_Task prompt_: Copy every line below that has the word "dirigent" in it.
= = = =
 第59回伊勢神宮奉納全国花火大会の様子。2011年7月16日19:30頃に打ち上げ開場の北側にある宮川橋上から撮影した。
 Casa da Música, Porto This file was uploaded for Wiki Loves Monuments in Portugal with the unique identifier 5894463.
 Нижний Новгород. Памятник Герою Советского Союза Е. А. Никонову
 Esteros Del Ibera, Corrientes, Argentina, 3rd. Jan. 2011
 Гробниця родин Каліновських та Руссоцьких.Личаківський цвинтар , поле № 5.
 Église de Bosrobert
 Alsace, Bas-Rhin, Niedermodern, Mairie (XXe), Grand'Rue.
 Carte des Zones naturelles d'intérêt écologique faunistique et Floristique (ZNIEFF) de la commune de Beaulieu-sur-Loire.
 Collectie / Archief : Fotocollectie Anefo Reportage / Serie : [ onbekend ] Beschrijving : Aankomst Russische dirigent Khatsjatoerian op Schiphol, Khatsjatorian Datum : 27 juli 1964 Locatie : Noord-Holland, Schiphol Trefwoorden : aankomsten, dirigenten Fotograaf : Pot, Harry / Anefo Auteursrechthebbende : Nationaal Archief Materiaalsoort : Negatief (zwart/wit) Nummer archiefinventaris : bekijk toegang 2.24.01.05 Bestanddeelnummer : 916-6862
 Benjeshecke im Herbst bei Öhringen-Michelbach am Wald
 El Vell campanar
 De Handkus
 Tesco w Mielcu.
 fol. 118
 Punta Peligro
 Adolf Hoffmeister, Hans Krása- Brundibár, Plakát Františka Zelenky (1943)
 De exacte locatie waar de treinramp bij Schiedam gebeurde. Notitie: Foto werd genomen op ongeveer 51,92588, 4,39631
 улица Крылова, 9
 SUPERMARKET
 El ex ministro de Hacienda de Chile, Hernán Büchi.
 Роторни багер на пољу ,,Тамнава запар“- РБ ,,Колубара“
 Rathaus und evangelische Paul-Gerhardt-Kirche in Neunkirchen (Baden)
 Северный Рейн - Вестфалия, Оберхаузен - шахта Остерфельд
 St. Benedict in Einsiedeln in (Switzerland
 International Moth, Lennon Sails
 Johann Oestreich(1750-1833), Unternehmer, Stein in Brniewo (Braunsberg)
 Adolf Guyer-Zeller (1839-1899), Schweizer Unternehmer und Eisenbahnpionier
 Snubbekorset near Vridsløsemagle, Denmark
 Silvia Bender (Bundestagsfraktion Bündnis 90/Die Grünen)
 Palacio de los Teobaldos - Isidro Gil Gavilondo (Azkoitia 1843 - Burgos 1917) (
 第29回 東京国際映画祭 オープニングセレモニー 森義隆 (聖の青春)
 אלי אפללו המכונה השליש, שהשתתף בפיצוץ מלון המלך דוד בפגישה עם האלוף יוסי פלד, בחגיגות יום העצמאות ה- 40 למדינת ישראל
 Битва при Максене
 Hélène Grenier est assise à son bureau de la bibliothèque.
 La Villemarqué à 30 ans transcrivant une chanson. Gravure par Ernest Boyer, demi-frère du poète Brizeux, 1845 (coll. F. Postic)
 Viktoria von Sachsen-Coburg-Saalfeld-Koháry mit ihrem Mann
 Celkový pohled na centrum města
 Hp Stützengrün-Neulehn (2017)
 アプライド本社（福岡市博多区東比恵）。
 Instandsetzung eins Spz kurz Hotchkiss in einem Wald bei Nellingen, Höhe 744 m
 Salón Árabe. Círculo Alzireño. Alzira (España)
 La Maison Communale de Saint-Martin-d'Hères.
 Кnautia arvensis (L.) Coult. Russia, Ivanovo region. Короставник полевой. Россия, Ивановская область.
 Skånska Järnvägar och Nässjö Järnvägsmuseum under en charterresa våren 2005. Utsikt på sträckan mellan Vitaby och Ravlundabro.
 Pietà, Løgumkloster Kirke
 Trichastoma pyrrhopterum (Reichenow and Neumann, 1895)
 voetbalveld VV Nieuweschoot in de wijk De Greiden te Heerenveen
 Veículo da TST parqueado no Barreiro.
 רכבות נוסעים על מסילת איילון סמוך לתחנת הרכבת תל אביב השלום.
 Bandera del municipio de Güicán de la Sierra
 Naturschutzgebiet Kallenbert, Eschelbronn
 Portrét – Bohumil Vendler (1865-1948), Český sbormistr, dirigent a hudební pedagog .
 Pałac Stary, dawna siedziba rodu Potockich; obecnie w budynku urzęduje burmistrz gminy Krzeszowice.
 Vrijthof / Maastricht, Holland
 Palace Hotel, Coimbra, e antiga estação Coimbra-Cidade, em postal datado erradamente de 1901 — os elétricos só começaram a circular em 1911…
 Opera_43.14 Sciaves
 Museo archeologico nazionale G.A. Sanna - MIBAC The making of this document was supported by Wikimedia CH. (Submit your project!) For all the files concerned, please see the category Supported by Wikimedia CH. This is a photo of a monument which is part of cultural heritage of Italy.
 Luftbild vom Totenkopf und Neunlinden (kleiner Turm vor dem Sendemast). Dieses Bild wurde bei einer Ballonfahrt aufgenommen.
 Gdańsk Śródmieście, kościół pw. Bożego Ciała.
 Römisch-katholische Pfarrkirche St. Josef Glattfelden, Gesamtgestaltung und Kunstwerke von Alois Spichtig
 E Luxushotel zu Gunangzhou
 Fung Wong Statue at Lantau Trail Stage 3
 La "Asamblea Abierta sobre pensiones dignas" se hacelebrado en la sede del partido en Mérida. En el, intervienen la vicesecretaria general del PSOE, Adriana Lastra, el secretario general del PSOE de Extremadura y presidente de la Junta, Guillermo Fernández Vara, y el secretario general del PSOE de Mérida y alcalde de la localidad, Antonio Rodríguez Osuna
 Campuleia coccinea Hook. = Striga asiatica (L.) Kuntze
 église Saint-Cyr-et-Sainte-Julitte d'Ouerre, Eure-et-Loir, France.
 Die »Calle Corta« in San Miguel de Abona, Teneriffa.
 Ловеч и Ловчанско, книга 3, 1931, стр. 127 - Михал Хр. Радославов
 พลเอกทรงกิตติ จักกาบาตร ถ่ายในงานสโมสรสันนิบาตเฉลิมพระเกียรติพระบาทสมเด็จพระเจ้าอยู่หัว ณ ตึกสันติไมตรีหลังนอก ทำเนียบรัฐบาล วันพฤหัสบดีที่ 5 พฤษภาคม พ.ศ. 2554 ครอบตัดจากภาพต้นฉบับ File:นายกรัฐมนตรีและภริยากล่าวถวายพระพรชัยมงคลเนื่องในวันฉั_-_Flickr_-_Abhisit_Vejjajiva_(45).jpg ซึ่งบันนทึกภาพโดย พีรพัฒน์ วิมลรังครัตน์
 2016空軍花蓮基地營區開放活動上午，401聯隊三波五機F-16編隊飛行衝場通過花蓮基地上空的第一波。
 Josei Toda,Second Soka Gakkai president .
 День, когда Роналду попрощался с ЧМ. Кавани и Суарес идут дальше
= = = =
_Finished exercise_:
 Collectie / Archief : Fotocollectie Anefo Reportage / Serie : [ onbekend ] Beschrijving : Aankomst Russische dirigent Khatsjatoerian op Schiphol, Khatsjatorian Datum : 27 juli 1964 Locatie : Noord-Holland, Schiphol Trefwoorden : aankomsten, dirigenten Fotograaf : Pot, Harry / Anefo Auteursrechthebbende : Nationaal Archief Materiaalsoort : Negatief (zwart/wit) Nummer archiefinventaris : bekijk toegang 2.24.01.05 Bestanddeelnummer : 916-6862
 Portrét – Bohumil Vendler (1865-1948), Český sbormistr, dirigent a hudební pedagog .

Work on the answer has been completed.